— Начальные! — возгласил по чину ближний боярин. — Время наряду и час красоте!
Сокольничие взялись за птичий наряд: кто за клобучок, кто за серебряный рог, кто за вызолоченный колокольчик.
— Булат! Свертяй! Олай! — раздавались имена ловчих птиц.
Кречета быстро поворачивали головы на коротких шеях и, когда на них поправляли клобучки, стреляли по сторонам зоркими глазами.
Конюхи подвели застоявшихся аргамаков. Царевич сел на коня.
Поезд двинулся к Фроловским воротам.
В терему на окнах настланы алые сукна. На лавках — суконные полавочники с затейными узорами. На столе — букварь, перья для письма цветные, лебяжьи.
В углах тонко звенят мухи.

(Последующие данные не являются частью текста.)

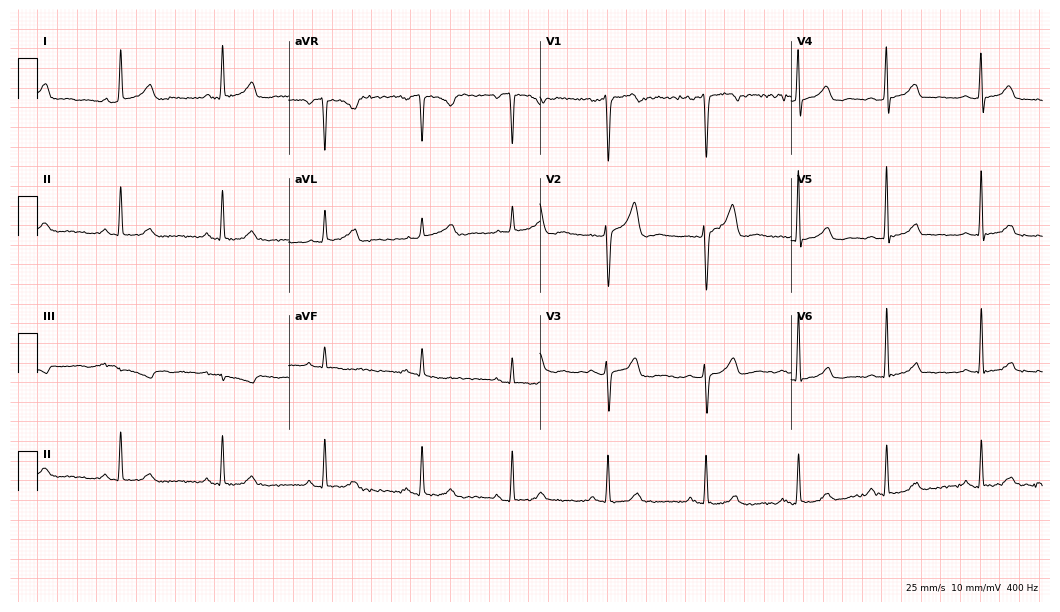
12-lead ECG from a 38-year-old female (10.2-second recording at 400 Hz). No first-degree AV block, right bundle branch block, left bundle branch block, sinus bradycardia, atrial fibrillation or sinus tachycardia recorded for this tracing. Findings outside these six are not listed.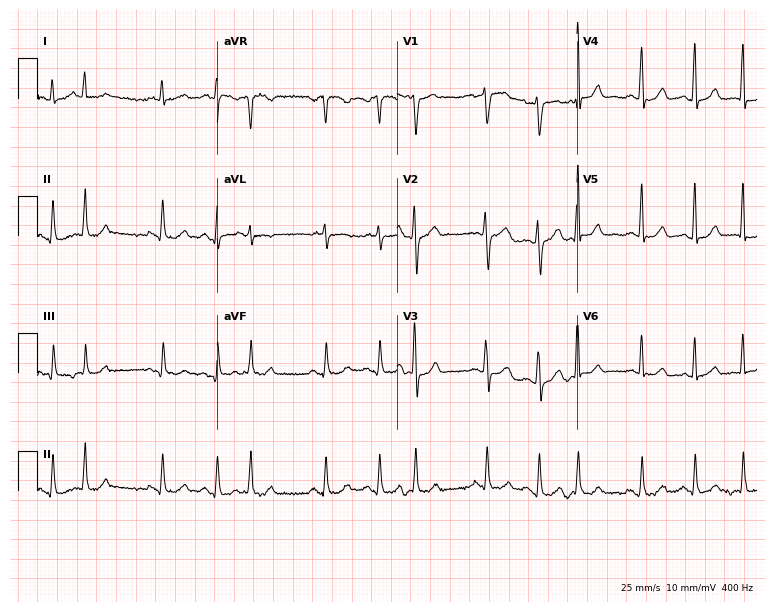
Standard 12-lead ECG recorded from a 65-year-old male patient (7.3-second recording at 400 Hz). None of these six findings is recorded: first-degree AV block, right bundle branch block (RBBB), left bundle branch block (LBBB), sinus bradycardia, atrial fibrillation (AF), sinus tachycardia. Other findings, if any, are not listed.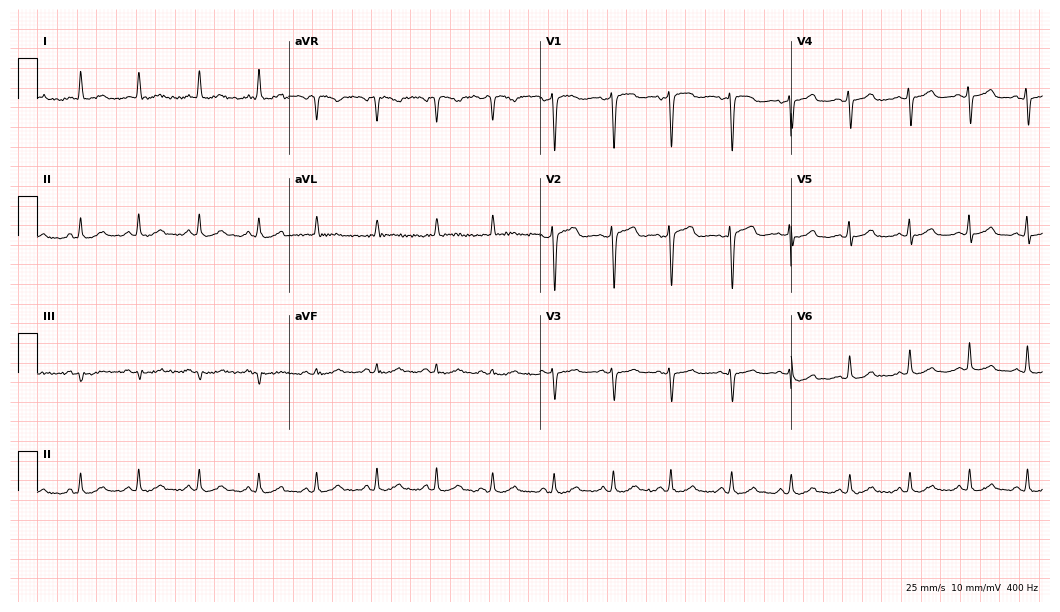
12-lead ECG (10.2-second recording at 400 Hz) from a 75-year-old woman. Screened for six findings — first-degree AV block, right bundle branch block, left bundle branch block, sinus bradycardia, atrial fibrillation, sinus tachycardia — none is recorded. Only these six findings were labelled.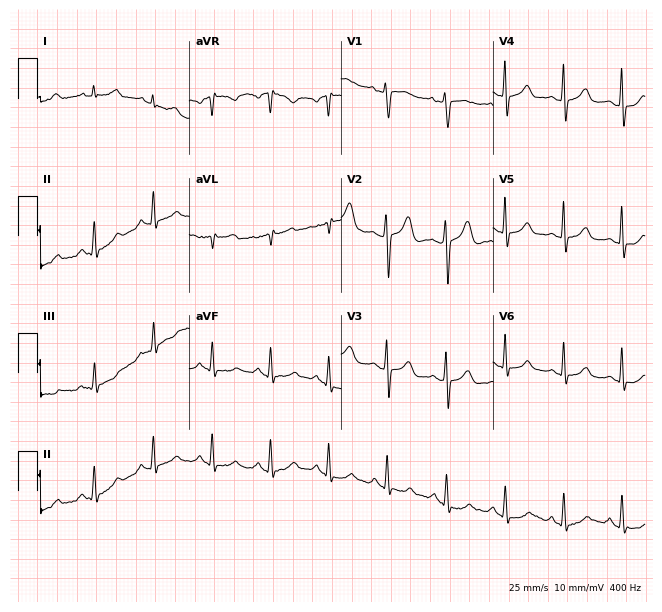
12-lead ECG from a female patient, 29 years old (6.2-second recording at 400 Hz). Recorded interpretation: within normal limits.

Дремлет на лавке дьяк.
Посреди палаты — клетка; ее спускают и поднимают на векшах-блоках. «Це-сарь!» — кричит попугай и бьет широким, жарко-красного цвета опахалом. С крыльев сыплется лазоревая пыль.
«…А в тех попугаев два есть: один самец, а другой самка, и те два — Борису Федоровичу…»
— Тьфу! — сердито говорит дьяк и раздирает слипшиеся глаза ладонью. Он «приведен ко кресту», что будет верно служить государевым потешным птицам. А подарил их царю Борису римский император — «цесарь» Рудольф.
На Боярской площадке шум. Дьяк, зевая и крестясь, выглядывает в оконце.
Еще только занялся трудный челобитный день, а столы уже завалены грудой жалоб. Холопы и крестьяне, насильно закабаленные, изувеченные боем приказных плетей, — всяк молит учинить по его делу сыск и указ, оказать милость и пощаду…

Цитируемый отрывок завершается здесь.